Z = X + c * (Y - np.mean(Y))

variance_X = np.var(X)
variance_Z = np.var(Z)

print("Control coefficient", c)
print("Variance of X", variance_X)
print("Variance of Z", variance_Z)

Control coefficient -1.6830352947229221
Variance of X 0.2849160334336293
Variance of Z 0.004696671478213356


### 4. Estimate the integral from 0 to 1 for exp(x) using stratified sampling, with comparable computer ressources.

In [115]:
# Number of samples and stratas
N = 100
k = 10

# Divide the interval [0, 1] into k strata
strata_bounds = np.linspace(0, 1, k + 1)

# S Generate samples within each stratum
samples_per_stratum = int(int(N / k))
integral_estimate = 0.0
combined_samples = np.array([])

for i in range(k):
    # Generate samples within the current stratum
    lower_bound = strata_bounds[i]
    upper_bound = strata_bounds[i + 1]

    U_stratum = np.random.uniform(low = lower_bound, 
                                  high = upper_bound, 
                                  size = samples_per_stratum)
    
    # Compute the function values f(X)
    X_stratum = np.exp(U_stratum)
    combined_samples = np.append(combined_samples, X_stratum)

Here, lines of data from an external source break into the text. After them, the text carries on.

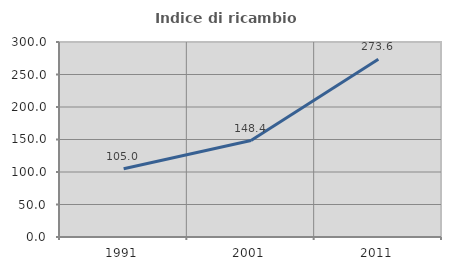
| Category | Indice di ricambio occupazionale  |
|---|---|
| 1991.0 | 105.021 |
| 2001.0 | 148.404 |
| 2011.0 | 273.554 |
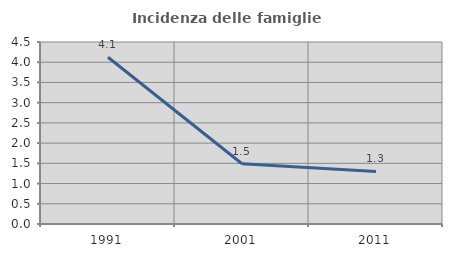
| Category | Incidenza delle famiglie numerose |
|---|---|
| 1991.0 | 4.122 |
| 2001.0 | 1.488 |
| 2011.0 | 1.301 |
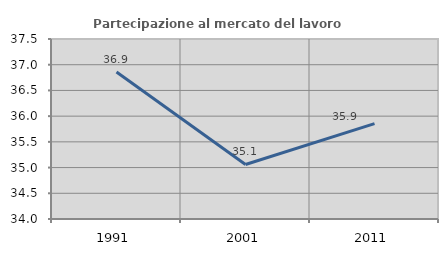
| Category | Partecipazione al mercato del lavoro  femminile |
|---|---|
| 1991.0 | 36.859 |
| 2001.0 | 35.06 |
| 2011.0 | 35.855 |
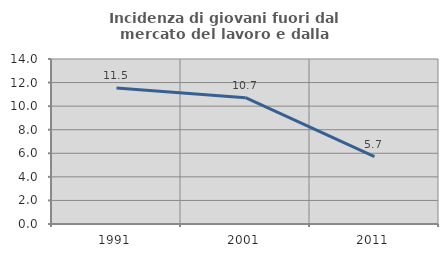
| Category | Incidenza di giovani fuori dal mercato del lavoro e dalla formazione  |
|---|---|
| 1991.0 | 11.538 |
| 2001.0 | 10.714 |
| 2011.0 | 5.714 |
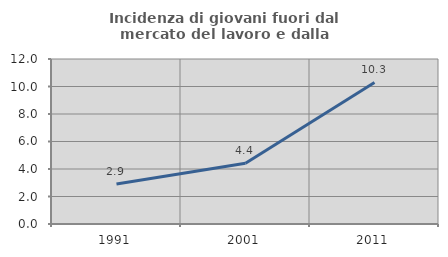
| Category | Incidenza di giovani fuori dal mercato del lavoro e dalla formazione  |
|---|---|
| 1991.0 | 2.913 |
| 2001.0 | 4.412 |
| 2011.0 | 10.294 |
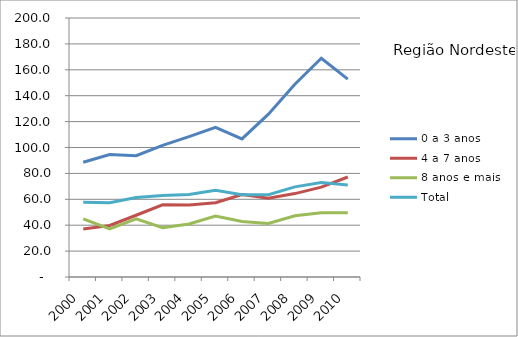
| Category | 0 a 3 anos | 4 a 7 anos | 8 anos e mais | Total |
|---|---|---|---|---|
| 2000.0 | 88.6 | 37.1 | 44.9 | 57.7 |
| 2001.0 | 94.6 | 39.8 | 37.1 | 57.4 |
| 2002.0 | 93.7 | 47.7 | 44.9 | 61.4 |
| 2003.0 | 101.7 | 55.7 | 38 | 63 |
| 2004.0 | 108.4 | 55.6 | 40.9 | 63.7 |
| 2005.0 | 115.6 | 57.4 | 47.1 | 67 |
| 2006.0 | 106.6 | 63.6 | 42.8 | 63.6 |
| 2007.0 | 125.7 | 60.8 | 41.4 | 63.6 |
| 2008.0 | 148.8 | 64.4 | 47.3 | 69.6 |
| 2009.0 | 168.9 | 69.4 | 49.7 | 72.9 |
| 2010.0 | 152.8 | 77.2 | 49.7 | 71.1 |
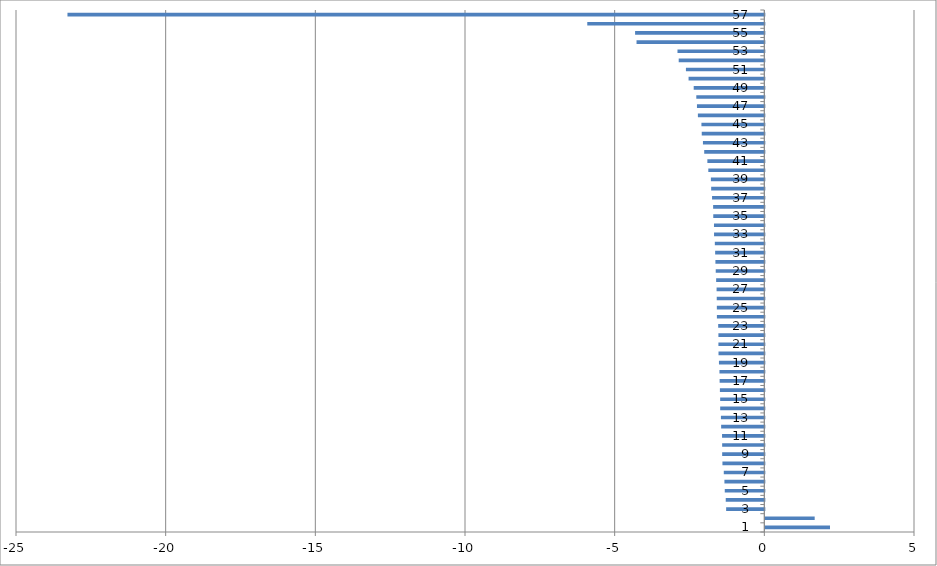
| Category | Series 0 |
|---|---|
| 0 | 2.16 |
| 1 | 1.649 |
| 2 | -1.276 |
| 3 | -1.289 |
| 4 | -1.322 |
| 5 | -1.333 |
| 6 | -1.355 |
| 7 | -1.4 |
| 8 | -1.409 |
| 9 | -1.409 |
| 10 | -1.413 |
| 11 | -1.443 |
| 12 | -1.45 |
| 13 | -1.475 |
| 14 | -1.475 |
| 15 | -1.485 |
| 16 | -1.494 |
| 17 | -1.499 |
| 18 | -1.516 |
| 19 | -1.531 |
| 20 | -1.534 |
| 21 | -1.534 |
| 22 | -1.542 |
| 23 | -1.585 |
| 24 | -1.587 |
| 25 | -1.59 |
| 26 | -1.595 |
| 27 | -1.61 |
| 28 | -1.624 |
| 29 | -1.634 |
| 30 | -1.643 |
| 31 | -1.654 |
| 32 | -1.68 |
| 33 | -1.682 |
| 34 | -1.706 |
| 35 | -1.711 |
| 36 | -1.746 |
| 37 | -1.776 |
| 38 | -1.786 |
| 39 | -1.871 |
| 40 | -1.903 |
| 41 | -2.009 |
| 42 | -2.051 |
| 43 | -2.091 |
| 44 | -2.101 |
| 45 | -2.22 |
| 46 | -2.251 |
| 47 | -2.273 |
| 48 | -2.36 |
| 49 | -2.531 |
| 50 | -2.62 |
| 51 | -2.861 |
| 52 | -2.901 |
| 53 | -4.27 |
| 54 | -4.318 |
| 55 | -5.915 |
| 56 | -23.281 |
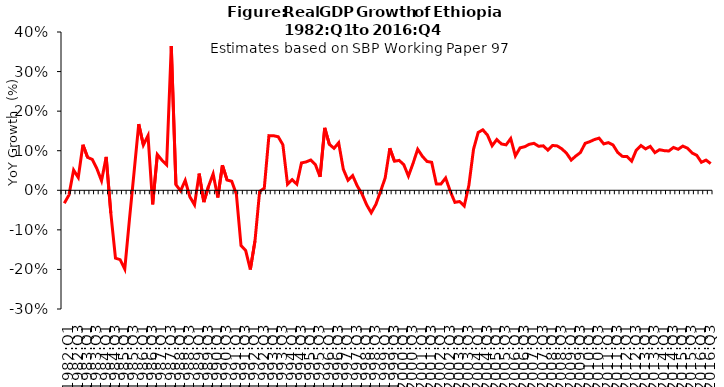
| Category | Series 0 |
|---|---|
| 1982:Q1 | -0.033 |
| 1982:Q2 | -0.012 |
| 1982:Q3 | 0.051 |
| 1982:Q4 | 0.032 |
| 1983:Q1 | 0.115 |
| 1983:Q2 | 0.083 |
| 1983:Q3 | 0.078 |
| 1983:Q4 | 0.055 |
| 1984:Q1 | 0.024 |
| 1984:Q2 | 0.084 |
| 1984:Q3 | -0.058 |
| 1984:Q4 | -0.171 |
| 1985:Q1 | -0.175 |
| 1985:Q2 | -0.199 |
| 1985:Q3 | -0.074 |
| 1985:Q4 | 0.046 |
| 1986:Q1 | 0.167 |
| 1986:Q2 | 0.115 |
| 1986:Q3 | 0.138 |
| 1986:Q4 | -0.035 |
| 1987:Q1 | 0.09 |
| 1987:Q2 | 0.076 |
| 1987:Q3 | 0.065 |
| 1987:Q4 | 0.365 |
| 1988:Q1 | 0.014 |
| 1988:Q2 | -0.001 |
| 1988:Q3 | 0.025 |
| 1988:Q4 | -0.016 |
| 1989:Q1 | -0.037 |
| 1989:Q2 | 0.042 |
| 1989:Q3 | -0.03 |
| 1989:Q4 | 0.01 |
| 1990:Q1 | 0.041 |
| 1990:Q2 | -0.018 |
| 1990:Q3 | 0.063 |
| 1990:Q4 | 0.026 |
| 1991:Q1 | 0.023 |
| 1991:Q2 | -0.01 |
| 1991:Q3 | -0.14 |
| 1991:Q4 | -0.152 |
| 1992:Q1 | -0.2 |
| 1992:Q2 | -0.128 |
| 1992:Q3 | -0.003 |
| 1992:Q4 | 0.005 |
| 1993:Q1 | 0.138 |
| 1993:Q2 | 0.138 |
| 1993:Q3 | 0.135 |
| 1993:Q4 | 0.115 |
| 1994:Q1 | 0.015 |
| 1994:Q2 | 0.027 |
| 1994:Q3 | 0.015 |
| 1994:Q4 | 0.069 |
| 1995:Q1 | 0.072 |
| 1995:Q2 | 0.077 |
| 1995:Q3 | 0.065 |
| 1995:Q4 | 0.034 |
| 1996:Q1 | 0.158 |
| 1996:Q2 | 0.116 |
| 1996:Q3 | 0.106 |
| 1996:Q4 | 0.12 |
| 1997:Q1 | 0.053 |
| 1997:Q2 | 0.026 |
| 1997:Q3 | 0.037 |
| 1997:Q4 | 0.011 |
| 1998:Q1 | -0.009 |
| 1998:Q2 | -0.036 |
| 1998:Q3 | -0.057 |
| 1998:Q4 | -0.036 |
| 1999:Q1 | -0.003 |
| 1999:Q2 | 0.031 |
| 1999:Q3 | 0.106 |
| 1999:Q4 | 0.073 |
| 2000:Q1 | 0.076 |
| 2000:Q2 | 0.065 |
| 2000:Q3 | 0.036 |
| 2000:Q4 | 0.068 |
| 2001:Q1 | 0.104 |
| 2001:Q2 | 0.086 |
| 2001:Q3 | 0.073 |
| 2001:Q4 | 0.071 |
| 2002:Q1 | 0.016 |
| 2002:Q2 | 0.016 |
| 2002:Q3 | 0.031 |
| 2002:Q4 | -0.003 |
| 2003:Q1 | -0.031 |
| 2003:Q2 | -0.028 |
| 2003:Q3 | -0.04 |
| 2003:Q4 | 0.012 |
| 2004:Q1 | 0.104 |
| 2004:Q2 | 0.146 |
| 2004:Q3 | 0.153 |
| 2004:Q4 | 0.139 |
| 2005:Q1 | 0.112 |
| 2005:Q2 | 0.128 |
| 2005:Q3 | 0.117 |
| 2005:Q4 | 0.115 |
| 2006:Q1 | 0.131 |
| 2006:Q2 | 0.087 |
| 2006:Q3 | 0.107 |
| 2006:Q4 | 0.11 |
| 2007:Q1 | 0.116 |
| 2007:Q2 | 0.119 |
| 2007:Q3 | 0.111 |
| 2007:Q4 | 0.112 |
| 2008:Q1 | 0.101 |
| 2008:Q2 | 0.113 |
| 2008:Q3 | 0.112 |
| 2008:Q4 | 0.105 |
| 2009:Q1 | 0.094 |
| 2009:Q2 | 0.076 |
| 2009:Q3 | 0.087 |
| 2009:Q4 | 0.096 |
| 2010:Q1 | 0.119 |
| 2010:Q2 | 0.123 |
| 2010:Q3 | 0.128 |
| 2010:Q4 | 0.132 |
| 2011:Q1 | 0.117 |
| 2011:Q2 | 0.12 |
| 2011:Q3 | 0.115 |
| 2011:Q4 | 0.096 |
| 2012:Q1 | 0.086 |
| 2012:Q2 | 0.085 |
| 2012:Q3 | 0.073 |
| 2012:Q4 | 0.101 |
| 2013:Q1 | 0.113 |
| 2013:Q2 | 0.105 |
| 2013:Q3 | 0.111 |
| 2013:Q4 | 0.095 |
| 2014:Q1 | 0.102 |
| 2014:Q2 | 0.1 |
| 2014:Q3 | 0.099 |
| 2014:Q4 | 0.108 |
| 2015:Q1 | 0.104 |
| 2015:Q2 | 0.112 |
| 2015:Q3 | 0.106 |
| 2015:Q4 | 0.094 |
| 2016:Q1 | 0.089 |
| 2016:Q2 | 0.071 |
| 2016:Q3 | 0.076 |
| 2016:Q4 | 0.067 |
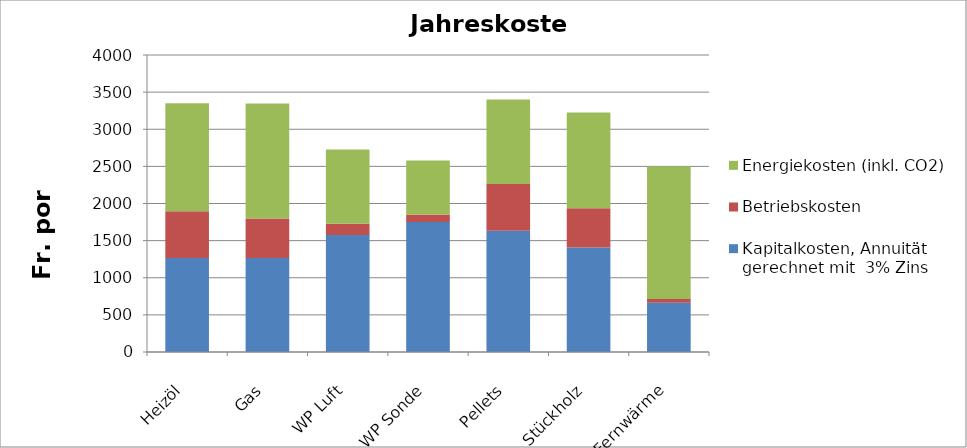
| Category | Kapitalkosten, Annuität gerechnet mit  3% Zins | Betriebskosten | Energiekosten (inkl. CO2) |
|---|---|---|---|
| Heizöl | 1266.3 | 630 | 1455 |
| Gas | 1266.3 | 530 | 1550 |
| WP Luft | 1575.84 | 150 | 1000.769 |
| WP Sonde | 1752.408 | 100 | 728.333 |
| Pellets | 1632.12 | 630 | 1140 |
| Stückholz | 1407 | 530 | 1286.983 |
| Fernwärme | 664.02 | 50 | 1785 |
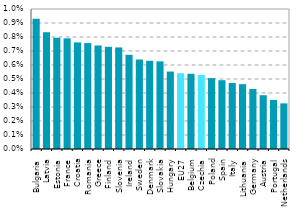
| Category | Series 0 |
|---|---|
| Bulgaria | 0.009 |
| Latvia | 0.008 |
| Estonia | 0.008 |
| France | 0.008 |
| Croatia | 0.008 |
| Romania | 0.008 |
| Greece | 0.007 |
| Finland | 0.007 |
| Slovenia | 0.007 |
| Ireland | 0.007 |
| Sweden | 0.006 |
| Denmark | 0.006 |
| Slovakia | 0.006 |
| Hungary | 0.006 |
| EU27 | 0.005 |
| Belgium | 0.005 |
| Czechia | 0.005 |
| Poland | 0.005 |
| Spain | 0.005 |
| Italy | 0.005 |
| Lithuania | 0.005 |
| Germany | 0.004 |
| Austria | 0.004 |
| Portugal | 0.004 |
| Netherlands | 0.003 |
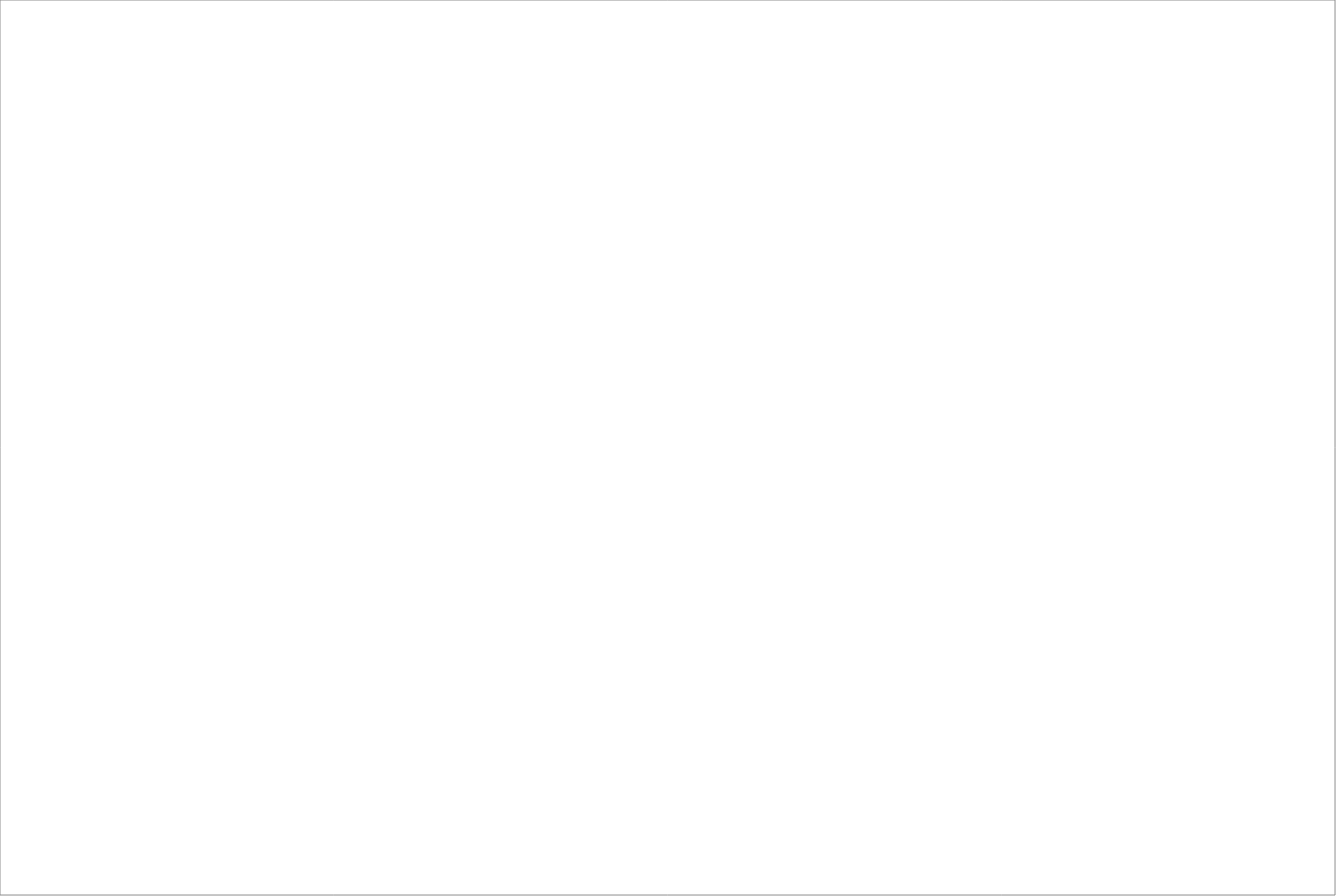
| Category | Total |
|---|---|
| Randstad AB | 74.625 |
| StudentConsulting Sweden AB | 65 |
| Poolia Sverige AB | 65 |
| Academic Work Sweden AB  | 62.5 |
| Experis AB | 62.5 |

    # Average the function values within the stratum
    stratum_mean = np.mean(X_stratum)
    
    # Combine the results
    integral_estimate += stratum_mean * (upper_bound - lower_bound)


confidence_interval = stats.t.interval(0.95, len(combined_samples)-1, loc=np.mean(combined_samples), scale=stats.sem(combined_samples))

print(f"Confidence interval: {confidence_interval}")
print(f"Estimated integral using stratified sampling: {integral_estimate}")
print(f"Variance for the combined samepls {np.var(combined_samples)}")


Confidence interval: (1.622310379296393, 1.8208153677957868)
Estimated integral using stratified sampling: 1.7215628735460902
Variance for the combined samepls 0.2477078344370831


We can add a control coefficient to reduce the variance

In [118]:
# Number of samples and stratas
N = 100
k = 10

# Divide the interval [0, 1] into k strata
strata_bounds = np.linspace(0, 1, k + 1)

# S Generate samples within each stratum
samples_per_stratum = int(int(N / k))
integral_estimate = 0.0
combined_samples = np.array([])

for i in range(k):
    # Generate samples within the current stratum
    lower_bound = strata_bounds[i]
    upper_bound = strata_bounds[i + 1]

    U_stratum = np.random.uniform(low = lower_bound, 
                                  high = upper_bound, 
                                  size = samples_per_stratum)
    
    # Compute the function values f(X)
    X_stratum = np.exp(U_stratum)
    Y_stratus = np.exp(1- U_stratum)

    # We Add control parameter
    cov_XY = np.cov(X, Y)[0, 1]
    var_Y = np.var(Y)
    c = -cov_XY / var_Y
    Z_stratum = X + c * (Y - np.mean(Y))

    combined_samples = np.append(combined_samples, Z_stratum)

    # Average the function values within the stratum
    stratum_mean = np.mean(Z_stratum)
    
    # Combine the results
    integral_estimate += stratum_mean * (upper_bound - lower_bound)


confidence_interval = stats.t.interval(0.95, len(combined_samples)-1, loc=np.mean(combined_samples), scale=stats.sem(combined_samples))

print(f"Confidence interval: {confidence_interval}")
print(f"Estimated integral using stratified sampling: {integral_estimate}")
print(f"Variance for the combined samepls {np.var(combined_samples)}")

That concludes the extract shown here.